The danger for me now was in thinking, for even one brief second, that the sparks and whoosh I’d felt today around Lincoln could lead to marking off that last box.

Just the idea of the twenty-nine-year-old president of the United States’ son wanting any kind of relationship with some twenty-three-year-old nobody was ridiculous. I wasn’t completely naïve. I’d seen the heat in his eyes when he’d looked at me, and I’d heard the sensual tone that had felt like a caress as he’d flirted his way out my door. But even if, by some magical miracle, those feelings could have possibly turned into something more, my witness-protection situation made it impossible to pursue.

I had to remain invisible. A nobody. A baker in a café no one really registered. And Lincoln was very much in the public eye. In fact, I was surprised it hadn’t been all over the media that he’d moved to Cherry Bay. Sooner or later, the paparazzi would track him down here. He’d be in the headlines again, especially with his dad’s election heating up.

I let out a soft sigh, put the journal down, shut off the light, and sank down under the covers.
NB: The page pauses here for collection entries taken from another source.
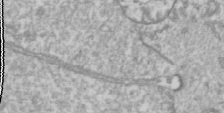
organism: Drosophila
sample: Cell division; meiosis; drosophila spermatocytes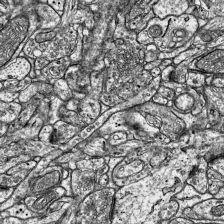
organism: Mouse
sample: Visual Cortex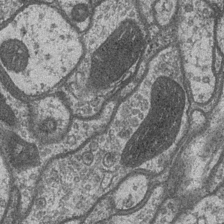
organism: Drosophila
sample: Optic medulla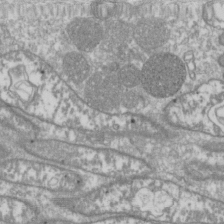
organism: Drosophila
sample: Cell division; meiosis; drosophila spermatocytes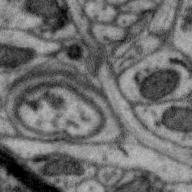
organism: Zebra finch
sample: Brain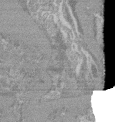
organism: Mouse
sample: Glomerulus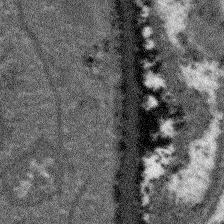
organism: Arabidopsis thaliana
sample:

If Lincoln showed up at all in the morning, I’d let him walk me to work for a couple of mornings—for both our sakes. So he could sleep, and so I didn’t jump at every shadow. There’d be no need for him to walk me home when it was daylight, when there were plenty of people to help me if Poco did show up, but also plenty of people who might see us together. I couldn’t afford for someone to take a picture of the president’s son with me at his side and having them blast it all over the internet. But no onewould see us in the dead of the night. I rarely saw anyone on the street when I walked to work.